Race detector in CI (9) Code that intentionally races and uses sync/atomic to define the semantics — but flag those packages explicitly.
Bound concurrency (10) When input is known finite and small. Still safer to bound.
Document safety (11) Internal/unexported types with one user. Still helpful to document.
goleak/pprof (12) A test that legitimately leaves background goroutines. Use goleak.Ignore*.

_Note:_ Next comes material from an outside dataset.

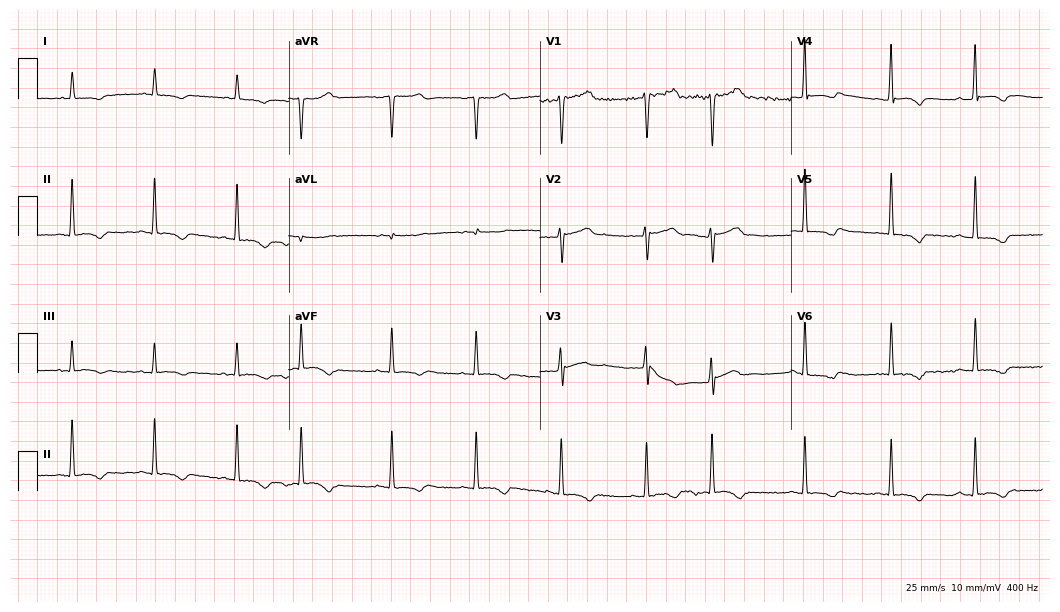
Standard 12-lead ECG recorded from a man, 80 years old. None of these six findings is recorded: first-degree AV block, right bundle branch block, left bundle branch block, sinus bradycardia, atrial fibrillation, sinus tachycardia.

Break a rule with a comment explaining why. The comment is the rule.


Self-Assessment

  • I have run a code review using a goroutine checklist.
  • I can recite the major differences between Effective Go, Uber, and Google style guides on concurrency.
  • I have set up golangci-lint with concurrency-relevant linters.
  • I have written a CONTRIBUTING.md section on goroutine conventions.
  • I have led the cleanup of at least one leaky service.
  • I can tell at least one production-postmortem story for each major rule.
  • I know which Uber rules my team adopted and which it didn't.
  • I have onboarded an engineer onto goroutine conventions.
  • I have written a library that respects "no surprise goroutines."
  • I have made a defensible decision to break one of the rules in a real codebase.

Summary

At senior level the goroutine rules become a system: a code review checklist, a linter ruleset, a team convention document, a postmortem-driven curriculum. The depth comes from knowing why each rule exists, where the major published style guides agree and disagree, and how to migrate a legacy codebase toward discipline without breaking it. The rules are not arbitrary; each one is the scar of a real outage. The next step — professional — is about how the rules map to runtime invariants and what each violation costs in observable terms.